Muscle Beach Records makes waves in Oxford’s music scene
Muscle Beach Records, founded by a group of three friends, is Oxford’s latest boutique label.
The label was founded in May 2016 by local musicians Kieran Danielson, Graham Hamaker and Adam Porter, who met while working at Fat Possum Records.
“I think it’s natural for us to start our own label, because that’s what we’re around all day,” Danielson said. “We’re all in each other’s bands, and we all work together.”
Once the three decided to create their own record label, they set out on coming up with a name for the new venture. The label got its name, and eponymous logo, from one of Hamaker’s favorite places and an autocorrect fail.
“There’s this island in North Louisiana where my grandparents have a lake house, and there are a whole bunch of mussels around it, so we always called it Mussel Beach,” Hamaker said. “I was texting the guys one day, and I threw the name out there but I spelled it the other way, and we just made it a play on words, a mussel with muscles.”
One distinguishing factor of Muscle Beach is the relationships they have with the artists on their label.
“We do stuff with all of our friends, and each of us has our own bands that we’re all also in, so we’ve got our own releases,” Danielson said. “Every artist is someone who we have a personal relationship with.”
Most recently, the label welcomed Australian performer Harry Permezel. Hamaker, who has a music industries degree from Loyola University, says they connected with Permezel through bandcamp.com, and invited him to come to Oxford for a few shows around the area, including a recent spot at Thacker Mountain Radio’s season opener. Muscle Beach will also be releasing Permezel’s next album on vinyl in spring 2018.
“For people like Harry, coming to the states, we wanted to try and do a few things that he wouldn’t be able to do over there in Melbourne,” Hamaker said.
The label has produced one vinyl album, Casey Golden’s self-titled release, but the rest of their projects are available exclusively on cassette tape or online. While cassette tapes might seem outdated, Danielson says there are several advantages.
“The first two releases were for my band and Adam’s band.
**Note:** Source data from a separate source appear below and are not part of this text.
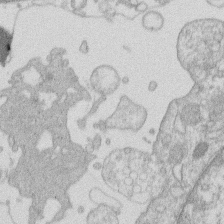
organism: Human
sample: Macrophage cells
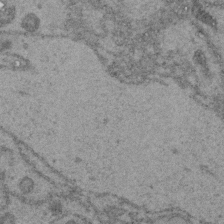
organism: C. elegans
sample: C. elegans embryo early stage
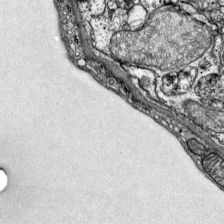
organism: Mouse
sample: Visual Cortex
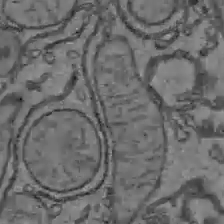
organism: C57BL Mouse
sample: Liver
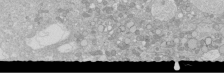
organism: Human
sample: Caco-2 cells
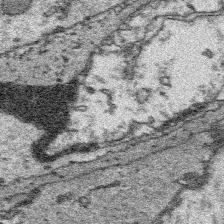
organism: Platynereis dumerilii
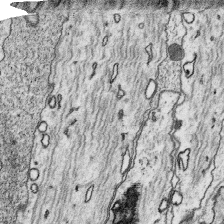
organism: Platynereis dumerilii
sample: Parapodia
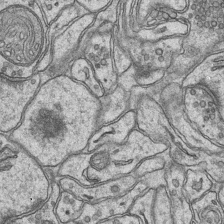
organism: Mouse
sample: CA1 Hippocampus
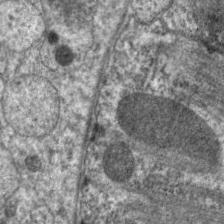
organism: C. elegans
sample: Pharynx
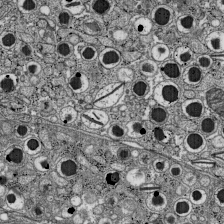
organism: C57BL Mouse
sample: Pancreatic islet
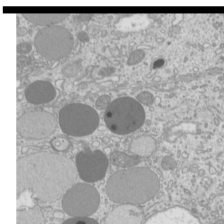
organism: Mouse
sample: Cilia; mouse epididymis
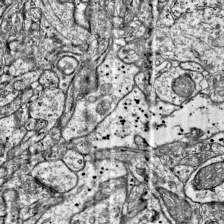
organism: Mouse
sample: Visual Cortex
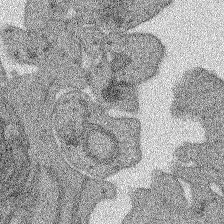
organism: Human
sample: HeLa cells
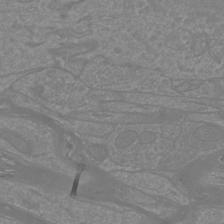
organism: Mouse
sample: Cortical neurons
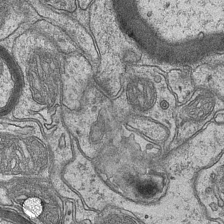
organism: Mouse
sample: CA1 Hippocampus
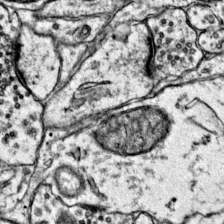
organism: Mouse
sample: Primary visual cortex
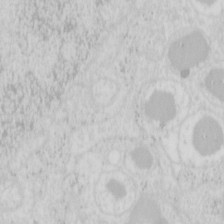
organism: Mouse
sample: Pancreas
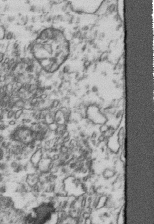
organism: Human
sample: Activated Jurkat CD4+ T cells
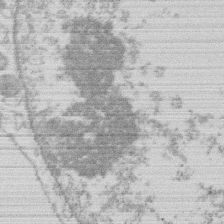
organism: Human
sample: Macrophage cells
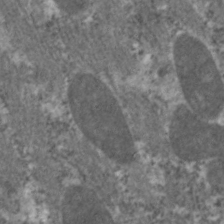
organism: C. elegans
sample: Pharynx
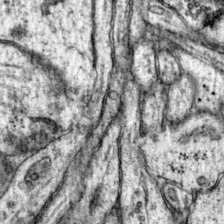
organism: Mouse
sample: Primary visual cortex
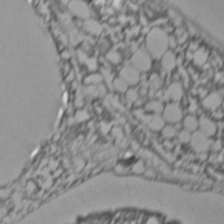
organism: C. elegans
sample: C. elegans embryo
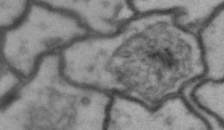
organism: Drosophila
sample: Brain
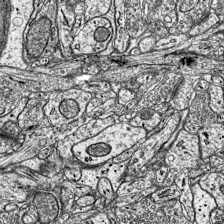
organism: Mouse
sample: Visual Cortex
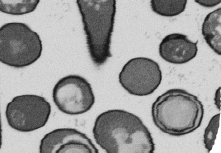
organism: B. subtilis
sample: Bacterial spore
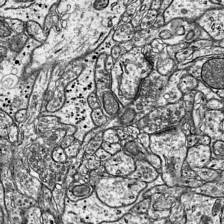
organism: Mouse
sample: Visual Cortex
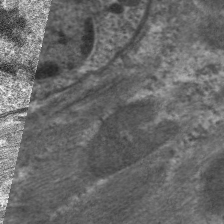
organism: C. elegans
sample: Pharynx
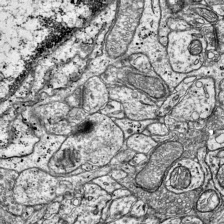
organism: Mouse
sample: Visual Cortex
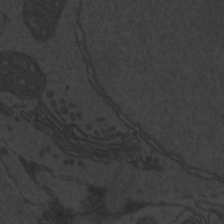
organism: Zebrafish
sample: Macrophage infected with Toxoplasma gondii
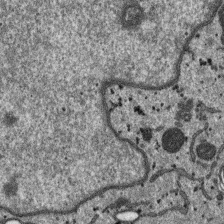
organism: Human
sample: Lung epithelial cells infected with SARS-CoV-2
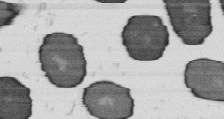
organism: B. subtilis
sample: Bacterial spore
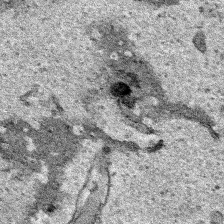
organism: Human
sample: Mitochondria in HCT116 cells
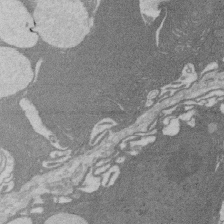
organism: Rat
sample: Salivary granule
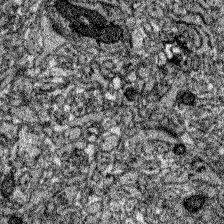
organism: Zebrafish
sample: Larval olfactory bulb
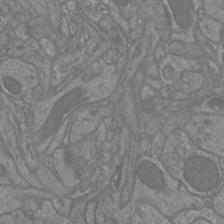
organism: Mouse
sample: Cortical neurons
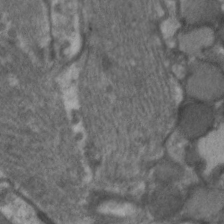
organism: C. elegans
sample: Pharynx
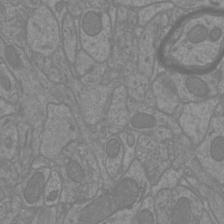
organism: Mouse
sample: Cortical neurons
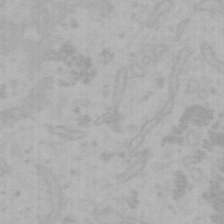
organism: Mouse
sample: Choroid plexus
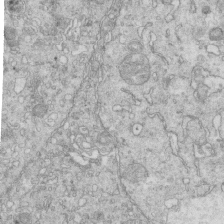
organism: Mouse
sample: Multiciliated cells
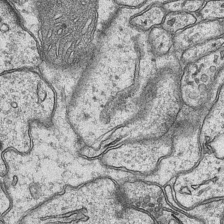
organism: Mouse
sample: CA1 Hippocampus
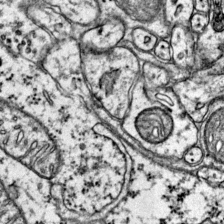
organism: Mouse
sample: Primary visual cortex
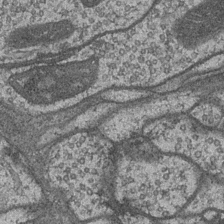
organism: Drosophila
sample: Optic medulla
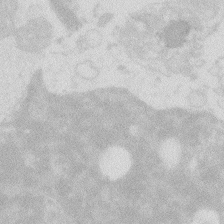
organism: Zebrafish
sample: Macrophage
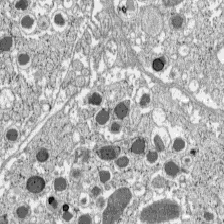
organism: C57BL Mouse
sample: Pancreatic islet
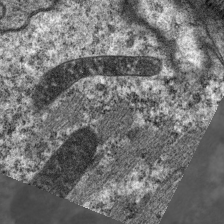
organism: C. elegans
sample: Pharynx
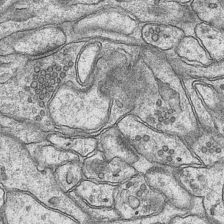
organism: Mouse
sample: CA1 Hippocampus
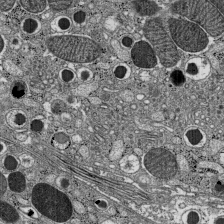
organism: C57BL Mouse
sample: Pancreatic islet
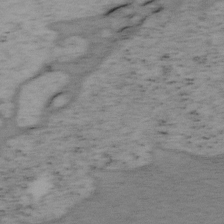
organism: Mouse
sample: OT-I killer T cells with ID8 ovarian cancer cells
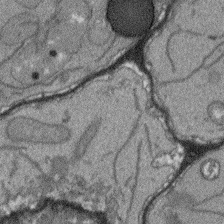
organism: Arabidopsis thaliana
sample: Root tip
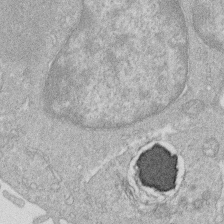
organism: Human
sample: Macrophage cells
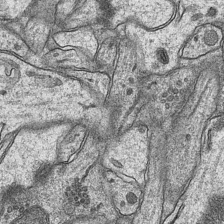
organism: Mouse
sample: CA1 Hippocampus
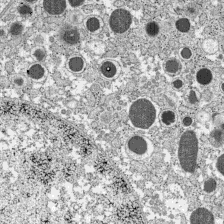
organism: C57BL Mouse
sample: Pancreatic islet
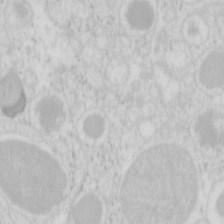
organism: Mouse
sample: Pancreas
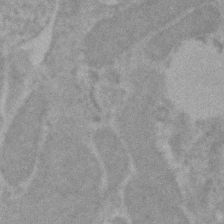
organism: Human
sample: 1205lu cells
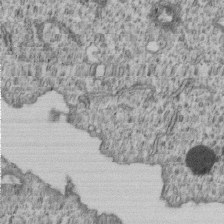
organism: Human
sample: MDA-MB-231 cells
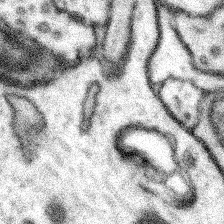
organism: Mouse
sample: Somatosensory cortex neuropil
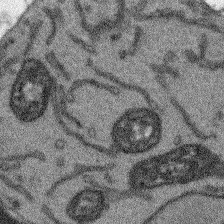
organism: Arabidopsis thaliana
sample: Root tip
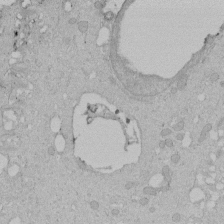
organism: Human
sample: Melanocyte Keratinocyte synapse skin construct
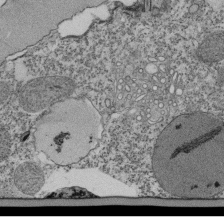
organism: Tetrahymena
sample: Cilia in tetrahymena
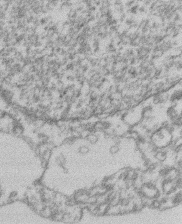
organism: Mouse
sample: T cell stromal cell synapse
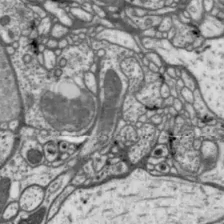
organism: Drosophila
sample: Protocerebral bridge
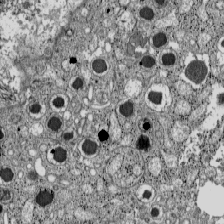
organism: C57BL Mouse
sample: Pancreatic islet
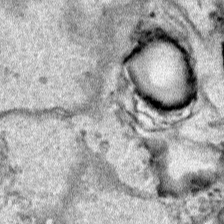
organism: Human
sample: Mitochondria in HCT116 cells
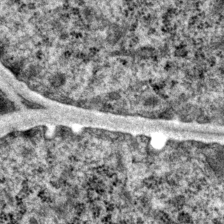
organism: P. pacificus
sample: Pharynx
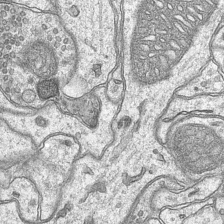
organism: Mouse
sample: CA1 Hippocampus
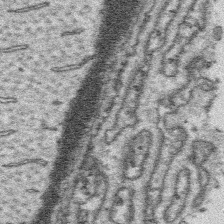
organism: Platynereis dumerilii
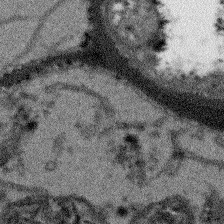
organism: Arabidopsis thaliana
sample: Root tip
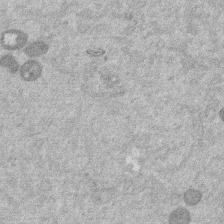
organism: Mouse
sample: Dividing mouse embryo 1 cell stage
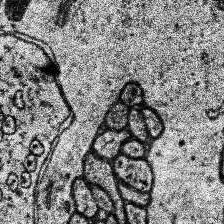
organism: Human
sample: Temporal Lobe
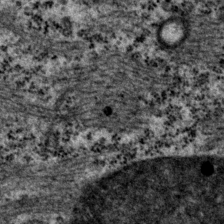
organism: P. pacificus
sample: Pharynx
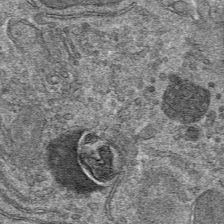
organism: Mouse
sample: Mouse hepatocytes
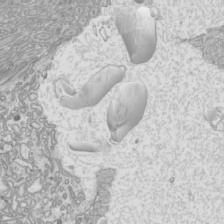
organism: Mouse
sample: Cilia; mouse epididymis
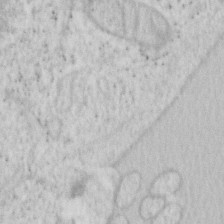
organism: Human
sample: HeLa cells
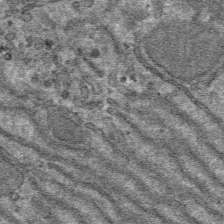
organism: Mouse
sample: Mouse hepatocytes
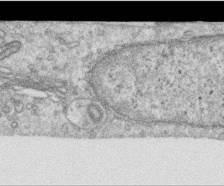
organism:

I just wanted a cassette, because they’re cheap, it’s a quick turnaround time, and it’s something we could easily do,” he said. “It’s kind of just part of who we are and what we do. We’re self-proclaimed tape heads.”
For reference, Danielson says the average cassette tape costs around $5, which is a quarter of the price of a vinyl record.
Both Danielson and Hamaker say one of the best parts of running their own label is having control over their work.
“It’s nice knowing someone’s going to put [the music out], meaning us,” Danielson said. “It’s something to look forward to.”
In 2018, Danielson, Porter and Hamaker say fans of Muscle Beach can expect more releases and more playlists streaming online.
“All of the music on Muscle Beach can be found streaming online,” Danielson said. “It’d be awesome to keep it going, and add more playlists and more artists in the future.”